Complications after stroke or myocardial infarction predicted by decreased Vagal activity
The heart rate varies due to the interplay between sympathetic and vagal nervous activity. Whereas vagal factors lead to deceleration of the heart rate is sympathetic activity leading to heart rate acceleration. With recent developments of signal-processing these factors can be distinguished via automated techniques. Several studies have confirmed that under critical care conditions the cardial capacity to decelerate is prognostically relevant.
In an impressively large population of 5730 patients representing the complete spectrum of medical emergencies at the University of Tübingen, Christian Eick and coauthors have shown that the cardiovagal deceleration capacity is a strong and independent predictor of complication and short-term mortality. This information is available already shortly after admission and was retrieved within 10 to 30 minutes from the start of ECG recordings in the emergency room. Established risk stratification as with the Modified Early Warning Score (MEWS) can be supported and even significantly improved with this cardiovagal information.
Eick C, Rizas KD, Meyer-Zürn CS, Kroga-Bada P, Hamm W, Kreth F et al. Autonomic Nervous System Activity as Risk Predictor in the Emergency Department. Crit Care Med 2015; 43:1079–1086.

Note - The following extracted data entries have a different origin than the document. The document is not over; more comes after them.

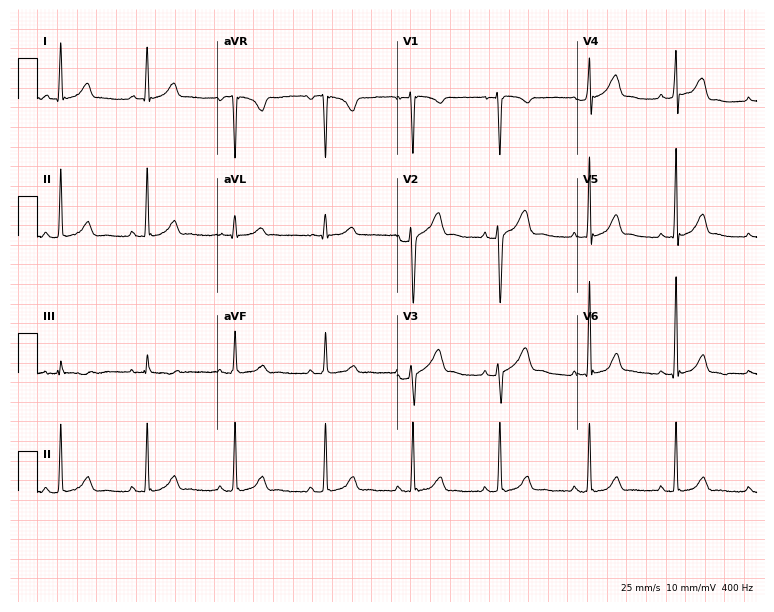
12-lead ECG (7.3-second recording at 400 Hz) from a female patient, 27 years old. Screened for six findings — first-degree AV block, right bundle branch block, left bundle branch block, sinus bradycardia, atrial fibrillation, sinus tachycardia — none is recorded. Only these six findings were labelled.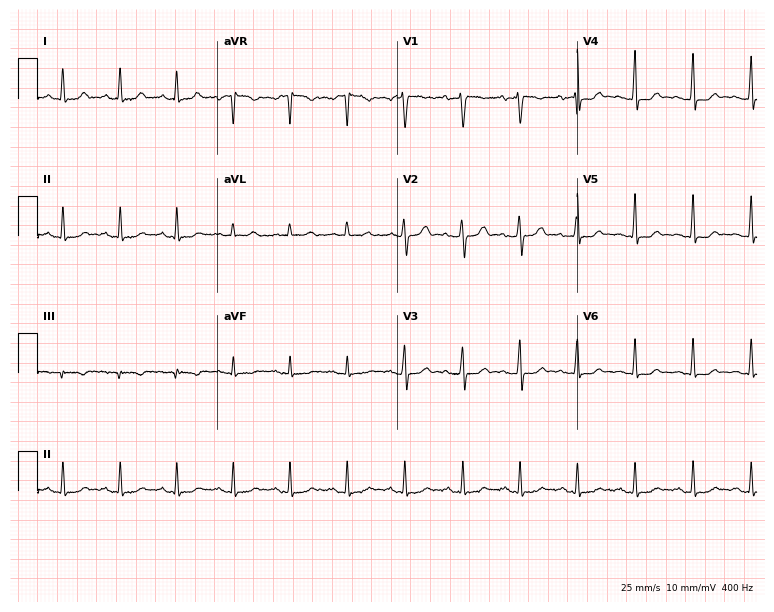
Standard 12-lead ECG recorded from a 32-year-old female. The tracing shows sinus tachycardia (a sinus rate of 100 beats per minute or more).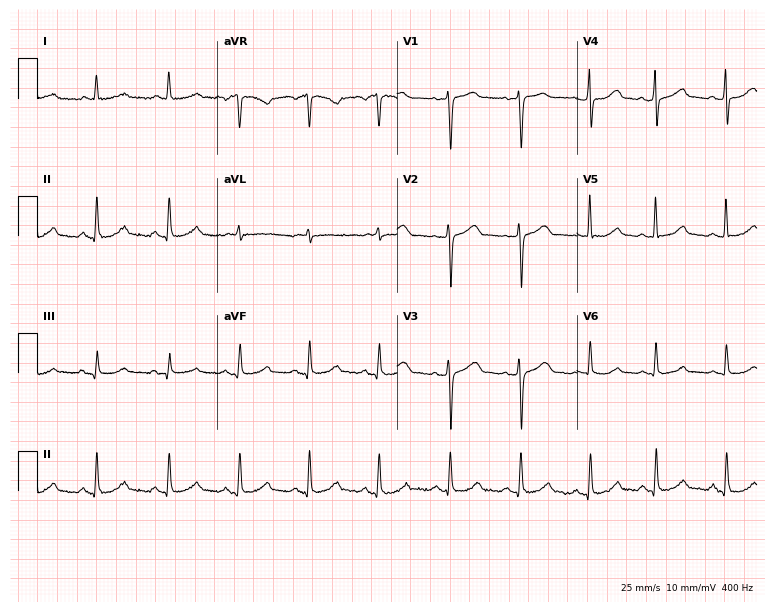
12-lead ECG from a 60-year-old female. Labelled as a normal ECG.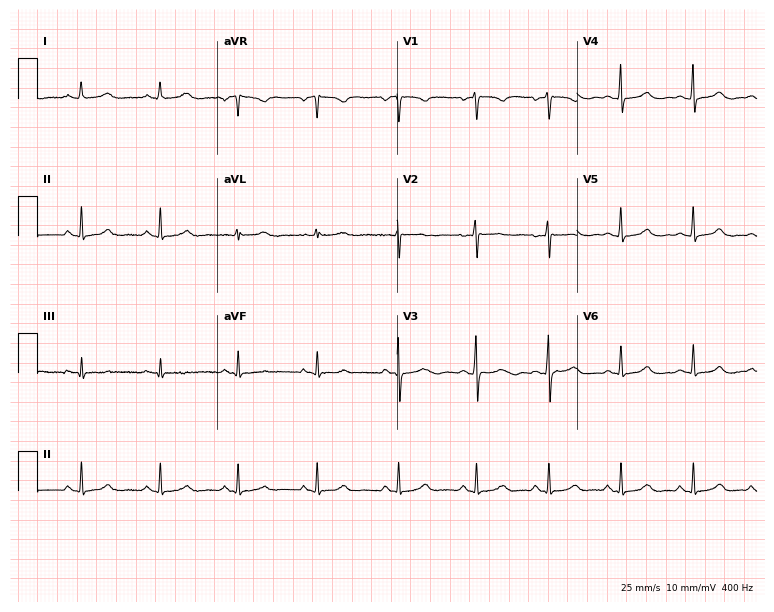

The fact that the deceleration capacity can be obtained automatically within minutes at first contact would offers even a great chance for early risk stratification in the emergency ambulance and may effectively support the triage of emergencies. The next logical step is a prospective study in order to show whether the clinical decision making based on the deceleration capacity will lead to a better outcome. The authors emphasize that the technology is inexpensive, readily available, and can be implemented in existing monitoring devices.